Wednesday, 24 May 2006

ideas above her station

Guess what, i'm better and you're hot, down, inner child, down, I did my walk from work to home in record time today. 45 minutes. 15 minutes off the usual. It's most surprisin'. I had an excellent run with the traffic lights. I didn't even work up a sweat, but boy did i perspire cos that is what we ladies do, never sweat, always perspire, well actually not even that. Perhaps am getting fitter.

Today i was introduced to a new joint where one can do lunch, as we all used to say, never actually manage to do , of course, in the late 80s early 90s. In the 21st century when you 'do' something you are of course having sex with it. Oh English how i do adore thee - vital, unyielding, fascinatingly feisty, vagabond temptress of a tongue.

The new club is a very cosy, quiet, and really charming establishment, does a wonderful toasted sanger and a nice house white, which led me to break my on again off again no boozin' during the working week policy.

I'd started the n.b.w.w. policy after too many nights lying awake worrying about possible liver, kidney and heart ailments. Blame sammy davis junior and his Why me or Yes I can autobiography. Sammy's vegas lifestyle of being up all night boozing, fagging, balling dames, Sammy's expression, and starting the day at 2 pm with a bourbon really took its toll on Mr Bojangles and he packed on the pounds particularly around his tum tum. Sammy went on a diet and managed to shed a few pounds but his pot belly remained. The doctor informed Sammy that it was his distended booze addled liver causing the bowling ball sized belly!!

Cautionary, dare i say salutary, tale or what!

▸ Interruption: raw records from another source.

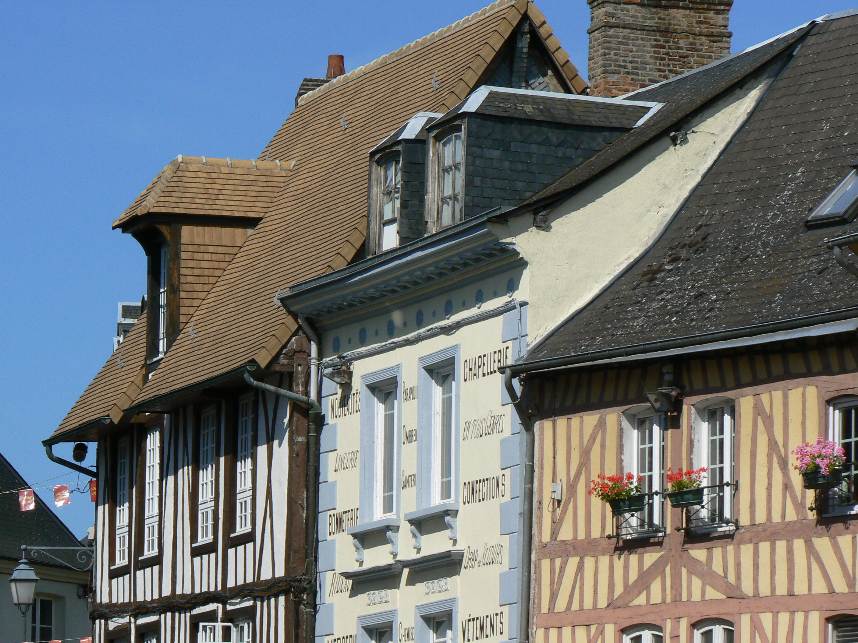 Détail de façades à pans de bois du centre-ville de Pont-de-l'Arche.
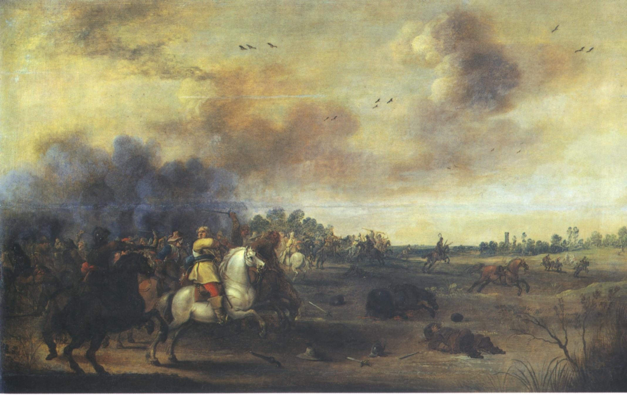 Gustav II. Adolf in der Schlacht bei Lützen am 16. November 1632
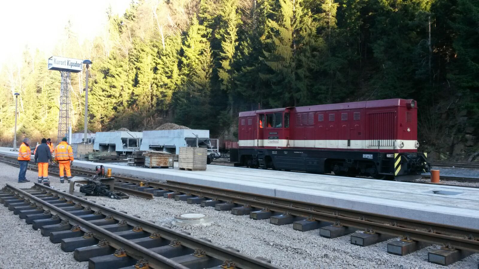 Erste Zug
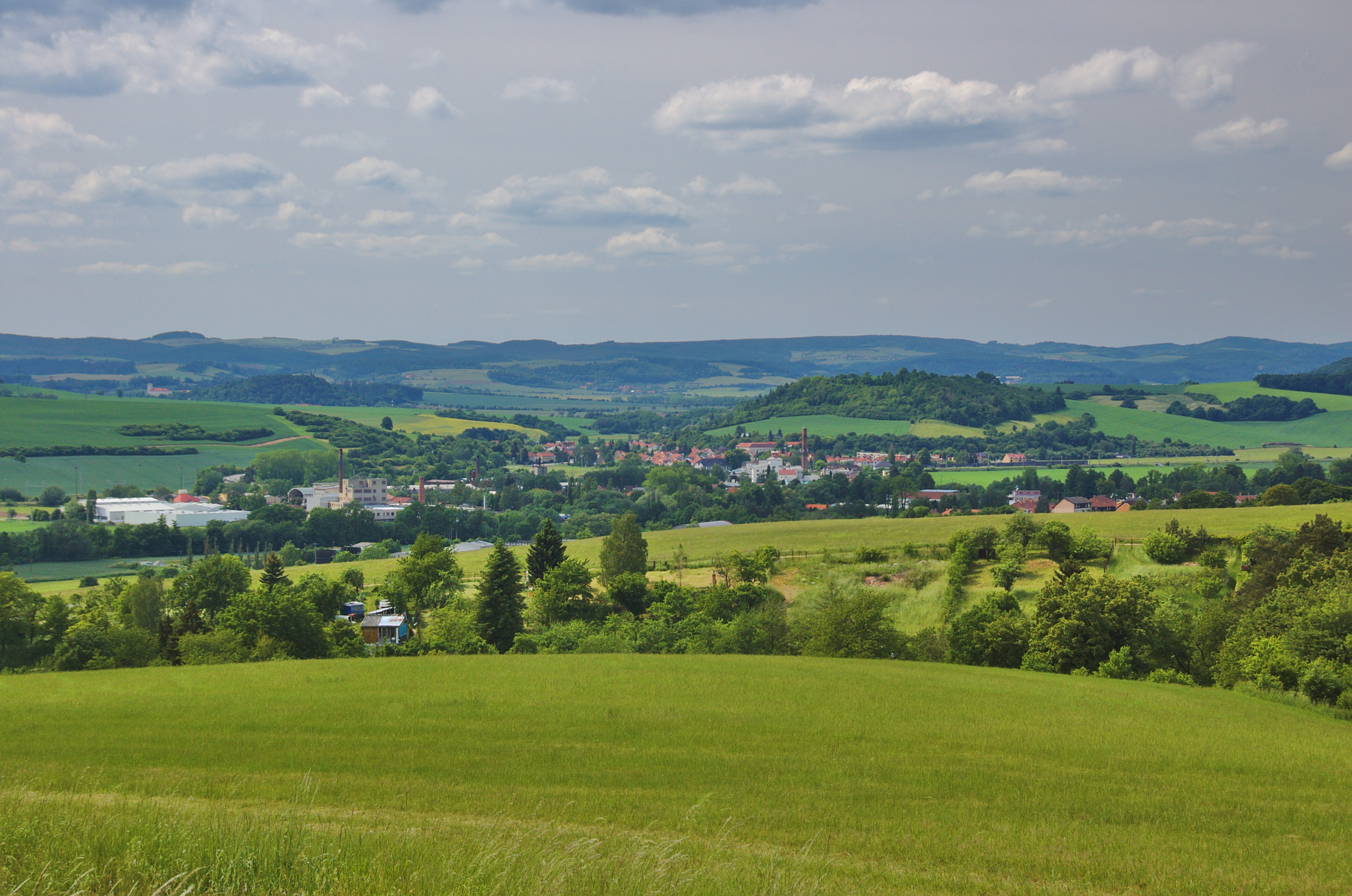 Pohled na Rájec-Jestřebí z cesty mezi Karolínem a Ráječkem, okres Blansko

Anyhoo, did manage to go without Mr Booze for four days and will have another two days off him this week, promise. Must say that the non quaff working week does wonders for my evenings and sleeping.

I've been getting the mundane domestic duties done and extra time for reading Kmart catalogues, cutting toe nails, updating my cv and other more exciting extra curricular activities like going out, on the tiles, staring at the ceiling waiting for life to begin, or watching big brother.

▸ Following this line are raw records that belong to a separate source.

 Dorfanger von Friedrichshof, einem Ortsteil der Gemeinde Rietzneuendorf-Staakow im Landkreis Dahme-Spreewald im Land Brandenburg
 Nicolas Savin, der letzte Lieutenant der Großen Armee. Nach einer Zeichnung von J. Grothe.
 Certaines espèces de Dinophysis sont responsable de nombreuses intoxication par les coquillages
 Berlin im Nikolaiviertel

And I sleep like a top. However I did have a strange dream last night where I was a nanny to four children of a very famous superstar couple.

The competition for the position was very tough but i got the job because of my academic transcript! At first everyone thought i was a terrific nanny including myself. There was a montage of stills of me and the kids having lots of laughs and the olds indulgently looking on, laughing. My favourite montage featured my putting up one of those totem tennis pole games, and the kids and i having a ball. Then i was meant to be looking after the children and getting them ready for bed while their olds hosted a big whiz bang cocktail party. The next scene featured me at the party swilling golden chardonnay, with a distinctly creamy flavour, from an enormous glass, more brandy balloon than wine, that must have been the booze free four days , while mingling, cracking jokes and quoting lyrics of Bee Gees songs to other guests , remember that little trick next time you feel a bit of a poop at a party, people will lllap it up. Just as I was making another joke, i espied the wife of the superstar couple stomping down the stairs with one of the children, who had just hurt himself, in her arms . So i was in the big potage. I went to the mother's aid and was pathetically assisting her fluff up pillows and feigning concern, and about to get the sack when i woke up.

i was so rested though i didn't know what day it was or what i was meant to be doin', early stages of Korsakoff's syndrome? I eventually twigged that no, fortunately, i wasn't a nanny to some jetsetters and i did manage to get to my usual place of gainful employment.

Imagine my surprise this evening to read about Cate Blanchett not only comparing Brad Pitt to chocolate but also complaining about irresponsible nannies frolicking in the desert, with Pats and Eds?, instead of supervising their charges. And there but for the grace......Spookarama!

1 comment:

Anonymous said...

Mary Poppins for popular people. Impeccable cv, double plus on the wine appreciation.